Stock-side image_proc::ResizeNode does not publish frames inside this container (an image_proc packaging issue, not a Prism finding) — so resize and chain are Prism-only; colorconvert Δ% is omitted for the same structural reason as Intel. Full per-percentile data, the Round-3 contention finding, and a single-process direct-mode 9.27 ms colorconvert reference in orin_simple_summary.md.

Reproducing

shell
python3 bench/run.py --operation resize --video /path/to/4k.mp4 \
  --duration 120 --warmup 10 --output-dir bench/results/
python3 bench/analyze.py --results-dir bench/results/ \
  --output bench/results/summary.json
python3 bench/emit_simple_summary.py --summary bench/results/summary.json \
  --host-label "<host description>" --gst-version "$(gst-launch-1.0 --version | head -1)" \
  --out bench/results/<host>_simple_summary.md

Repeat with --operation {crop,colorconvert,chain}.

07 — Roadmap

Forward-looking work

Short-term to exploratory, in roughly that order.

  • Extend wrapper coverage to additional image_proc operations.
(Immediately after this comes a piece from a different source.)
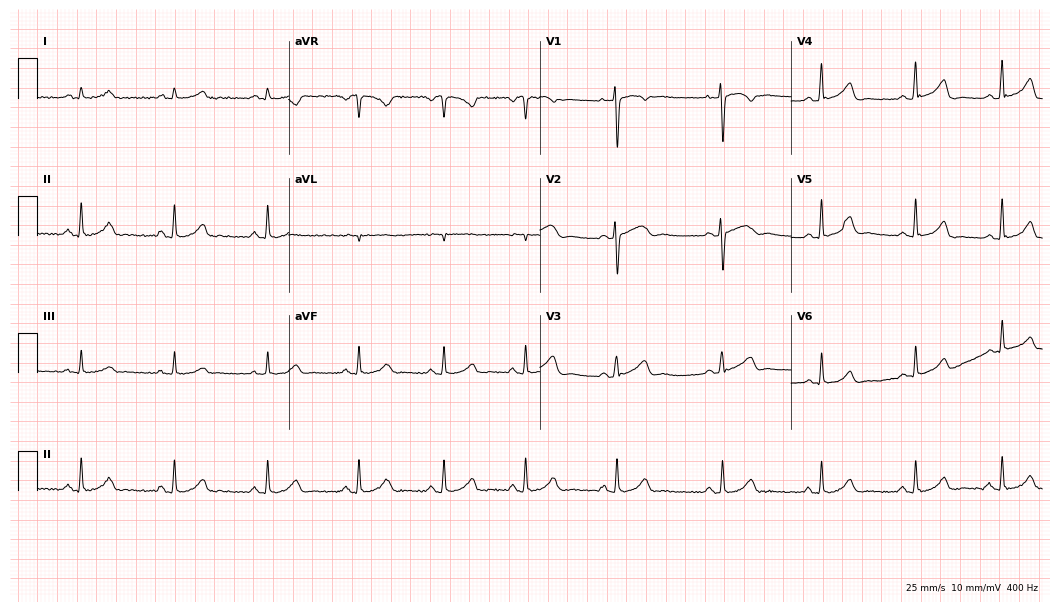
Resting 12-lead electrocardiogram (10.2-second recording at 400 Hz). Patient: a 41-year-old female. Read as a normal ECG.

Per-action prism::FlipNode first, then rectify and debayer.
  • GStreamer 1.22+ Intel VA-API capture. A clean A/B run on Ubuntu 24.04 where vapostproc validates and the GPU resize kernel does the work, rather than direct-mode cv::resize.
  • Jetson Orin capture against an image that ships nvvideoconvert. Closes the legacy nvvidconv BGR-CAPS gap by removing the CPU videoconvert ↔ BGRx adapter on each pipeline boundary.
  • AMD Ryzen A/B capture. Same harness, different host class, no VA-API path.
  • Rockchip RK3588 / Qualcomm QCS 6490 backend exploration. RubikPi 3 hardware on hand; the target is a Mali-G610 / RGA path validated against the local GStreamer registry the same way VA-API is.
  • ROS Buildfarm submission for binary distribution.
  • Extended test coverage — integration tests beyond the current gtest unit suite, alongside the Buildfarm submission noted above.